Toplumu motive etmek için dini ve milliyetçi söylemler kullanılıyor. Bir dine veya millete ait olmak için herhangi bir şey yapmanıza gerek yoktur. Çalışmaya gerek yok, çabaya gerek yok. Ortalama bir insana bu ikili doğal görünüyor. Bu açıklamalar, toplumu, egemen sınıfların çıkarlarının toplumun çıkarları olduğuna inandırdığı ölçüde başarılıdır.
GÜNÜMÜZÜN SAVAŞLARI EKONOMİK VE DOĞAL KAYNAKLARIN PAYLAŞIMIDIR
Antik çağda savaşların asıl nedeni; İmparatorluğun zenginliğini artırmak, doğal kaynakları ve ekonomik açıdan güçlü bölgeleri ele geçirmek, ekonomik krizi savaşla aşmak, ekonomik kriz nedeniyle zayıflayan devletleri ve toprakları ilhak etmek diyebilir miyiz? Büyük güçlerin sınırlı sınırları nedeniyle daha fazla kaynak elde tutma hırsı günümüzde savaşların nedeni midir?
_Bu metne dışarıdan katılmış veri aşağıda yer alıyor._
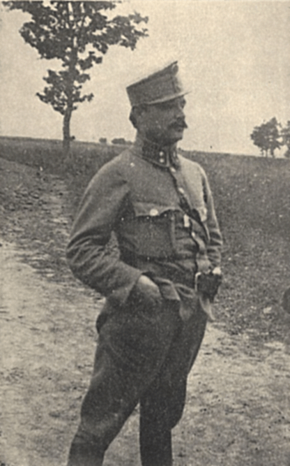 Porucznik Jan Łysek 1914.
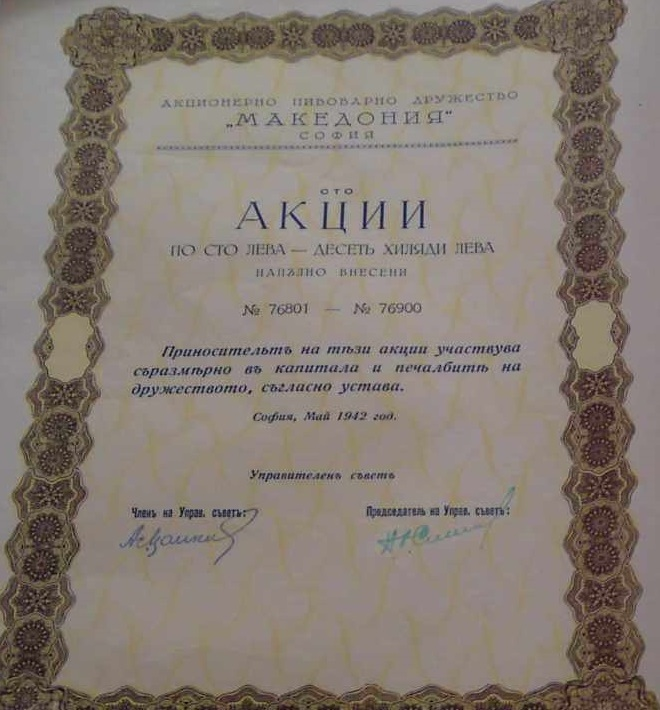 Акция на Акционно пивоварно дружество „Македония“
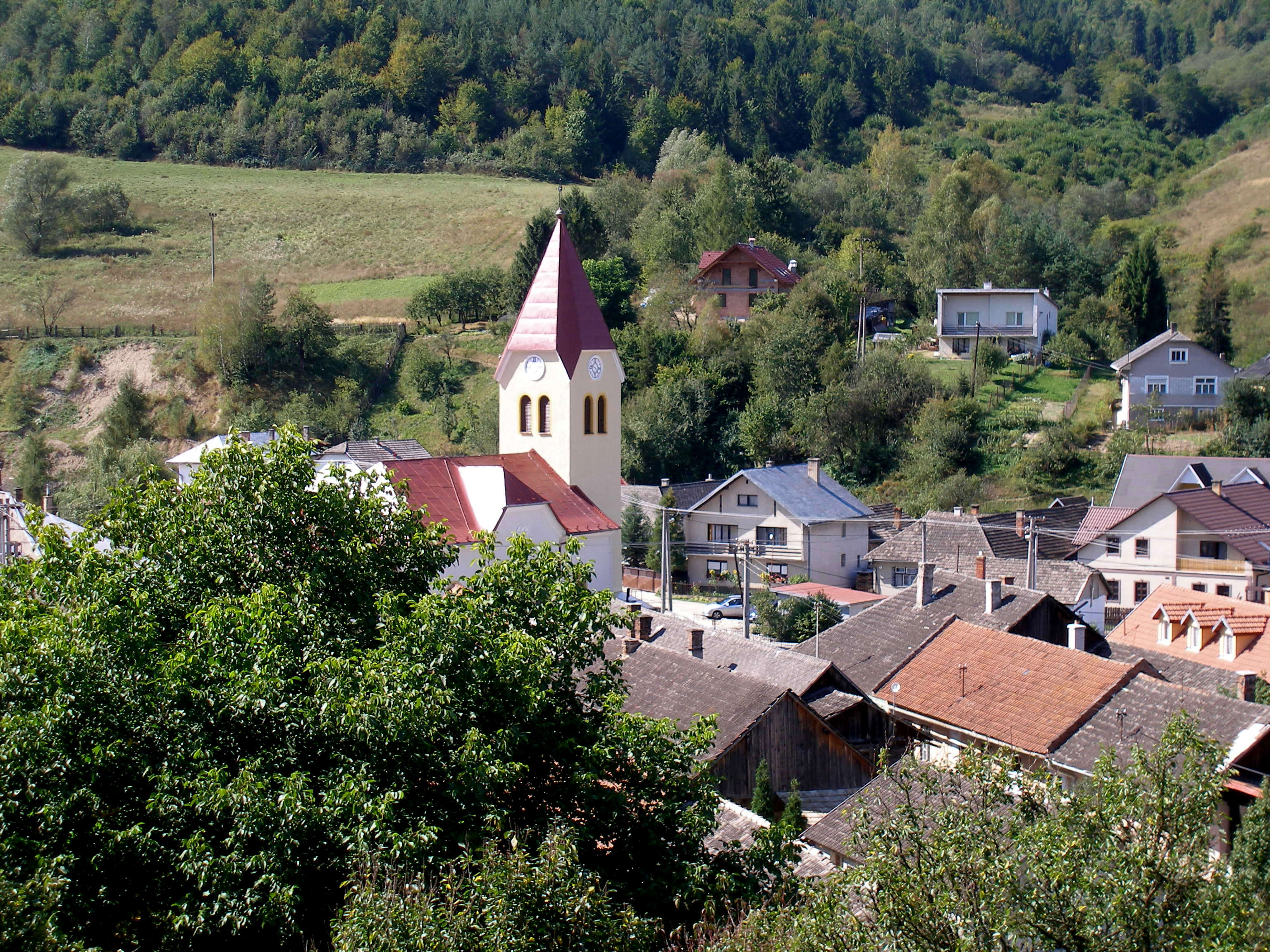 Spišská obec Veľký Folkmar. Okres Gelnica.
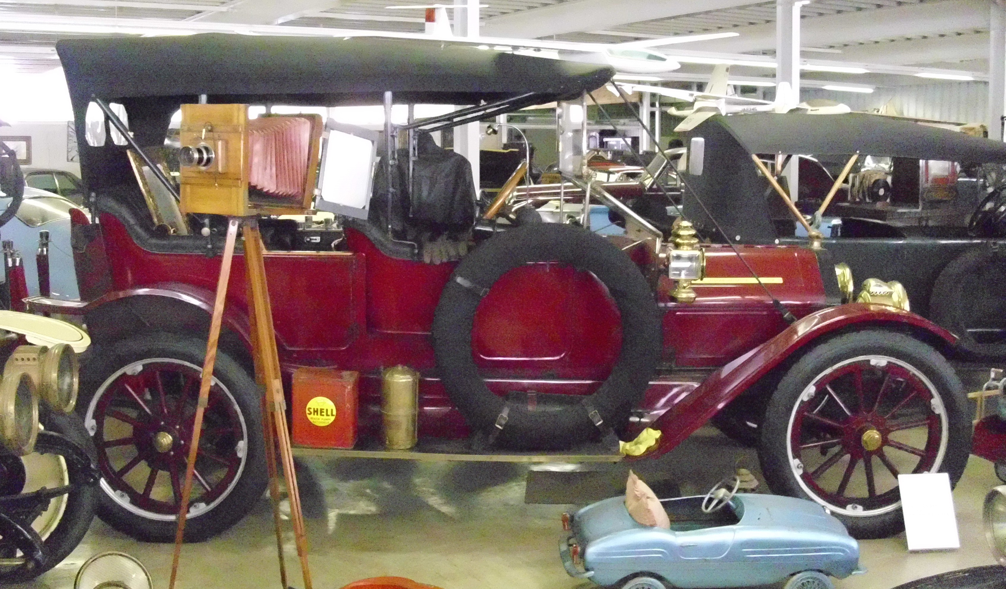 EMF 1912 im Automobilmuseum Stainz
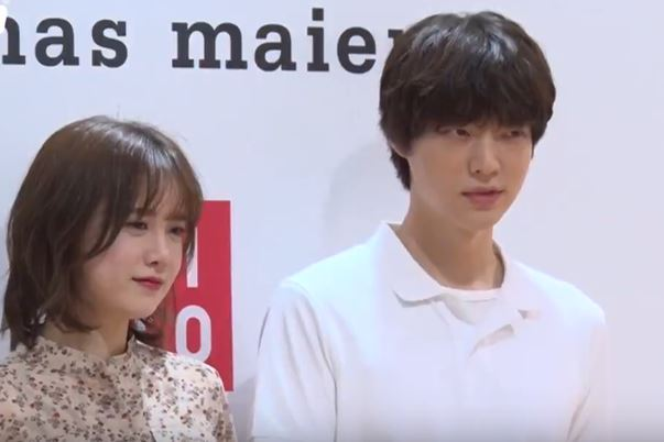 디스패치 구독 클릭!

Son savaşlar petrol savaşları mı?
Söyleyebiliriz; Ama bunlar aslında kaynak paylaşımı sorunlarının sahneleri. Günümüzde savaşlar ekonomik ve doğal kaynakların paylaşımıdır. Ama kavga edenler için durum böyle değil. Mücadele edenlerin uyanması gerekiyor.
HER SAVAŞTA SİLAH BÖLÜMÜ, HER BARIŞTA İNŞAAT BÖLÜMÜ KOLLARI SIVAR
Savaş endüstrisi insanlığı savaşa nasıl teşvik ediyor?
Savaş endüstrisi savaşan tarafları tırmalıyor; Her iki tarafa da silah satmaya çalışıyor. Bir taraf ölümcüllük açısından en ‘gelişmiş’ silahları satın alıyor. Karşı taraf durursa daha öldürücü silahların peşinde demektir. Bir başka emsal ise şu: ABD, işgal altındaki Afganistan’da son teknoloji silahlarını deniyordu. Bir gün çıkıp şöyle dediler: “Bütün bombaların babasını biz icat ettik. “Tek vuruşta bu kadar insanı ‘etkisiz hale getiriyor’.” Bunu kınaması beklenen Rusya da çıkıp şöyle dedi: “Öyle bir şey mi… Bombaların anasını bulduk. Bizimki şu kadar insanı öldürüyor…”
Savaşların bir diğer nedeni ise; Yıkılan şehirlerin ve ülkelerin kurtarılması ve yeniden inşasında şirket kapitalizminin rolü nedir? Örneğin Ukrayna’nın yeniden inşasının maliyetinin 411 milyar dolar olduğu tahmin ediliyor.
Her savaşta silah sektörü harekete geçer, her barışta inşaat sektörü kolları sıvar.
Bir de bu var; Bazıları dünyadaki doğal durumun savaş olduğunu, barış dönemlerinin ise istisna olduğunu savunuyor. Ekonomik ve doğal kaynakların paylaşımı nedeniyle savaşın normal olduğunu, caydırıcılık nedeniyle savaşların durduğunu, barışın kalıcı olmadığını, savaş endüstrisinin sürekli yeni savaşlara hazırlandığını savunuyor.
Bu doğru olabilir. Caydırıcılık denilince akla ilk olarak Kuzey Kore geliyor. Kuzey Kore’nin nükleer silahları olmasaydı bugün zaten işgal edilmiş olurdu. Yani bazen duvarda asılı olan silah sonradan patlamaz. Orada durması çatışmayı önlüyor.